Girleens trying to look innocent. But I know better now. Deirdre O'Higgins, Therese O'Reilly and Lydia Leigh
Girleens trying to look innocent. But I know better now…

I was shaken after talking to Tee on Sunday. It was great to talk to her and I could ask for little more but reminded me of how much I miss her too, which is good and bad all at the same time. Like being wrestled by a huge angry chocolate bear.

So, not much happening otherwise. But I did buy an international call card with which to call Jane in England (that’s her on the left there; the other woman is Ute. They are way older than me but don’t look it). Hopefully I’ll visit her soon. I had booked the trip during the summer months but some pretty serious stuff happened to one of my nearest and dearest which meant I couldn’t go.
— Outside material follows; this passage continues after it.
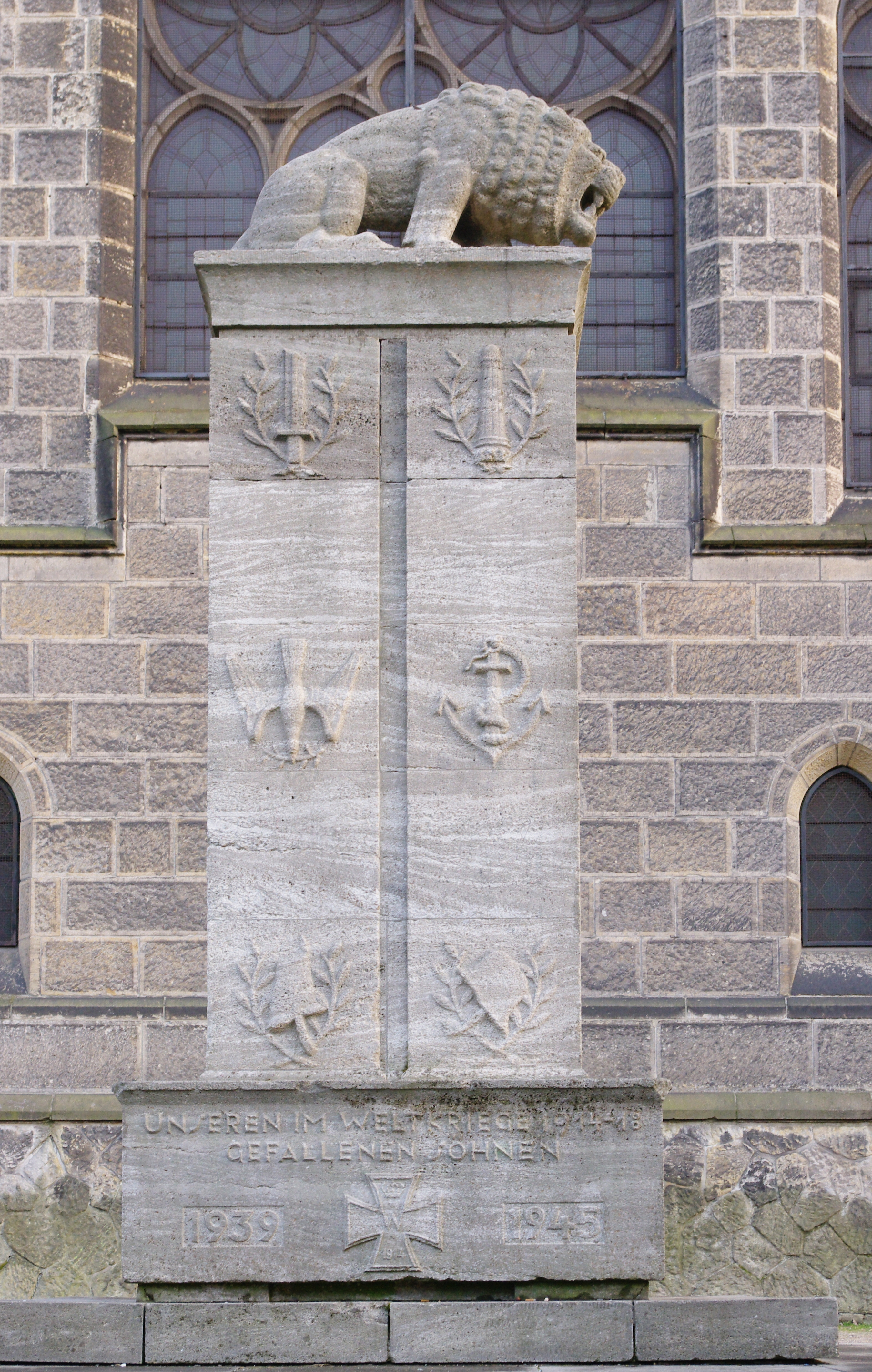 Ev. Lutherkirche, Dortmund-Asseln. Kriegerdenkmal. This is a photograph of an architectural monument. 0189
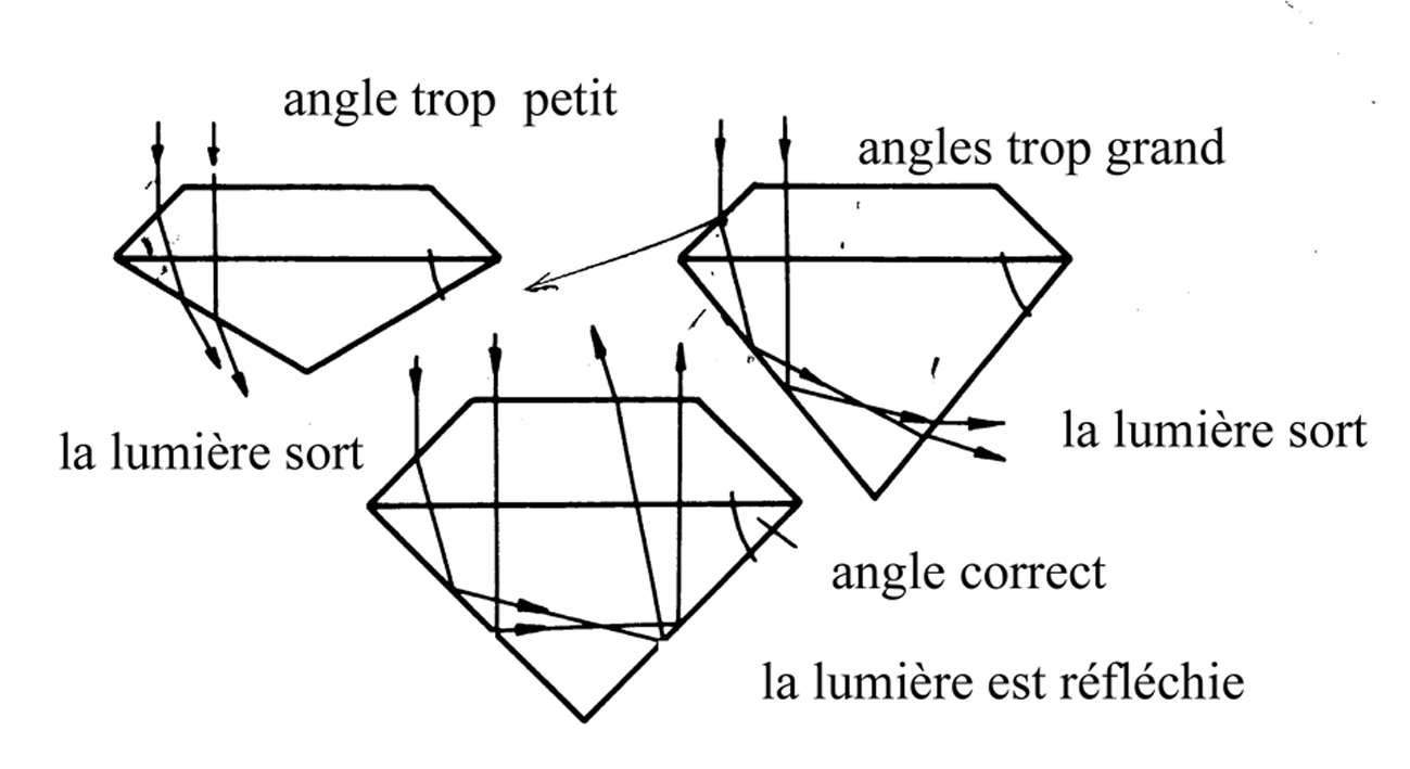 les angles de la taille d'une pierre gemme nécessaire pour une bonne brillance

Anyone who knows me well knows what I’m talking about.

Jane M. Cole and Ute Inselmann laugh at the comedy that is life, while encouraging me to make a meal of my travel plans
Jane and Ute laugh at the comedy that is life, while encouraging me to make a meal of my travel plans

Since I had the card and I hadn’t been in touch with people, I called Erika in Japan, although I ended up having to call her on my mobile.

Erika Okuno with More Alcohol! No good!
Erika with More Alcohol! No good!

And I called Sean, who I could always email but a chat is good, and besides he is very entertaining to talk to. And his mother Gael, as well.

Sean Donaghy on the left, G----- S----- organising shady business deals on the right.
Sean on the left, G—– organising shady business deals on the right

Sean Donaghy and G----- S----- discover that flight is powerful. And next to impossible.
Sean and G—– discover that flight is powerful. And next to impossible.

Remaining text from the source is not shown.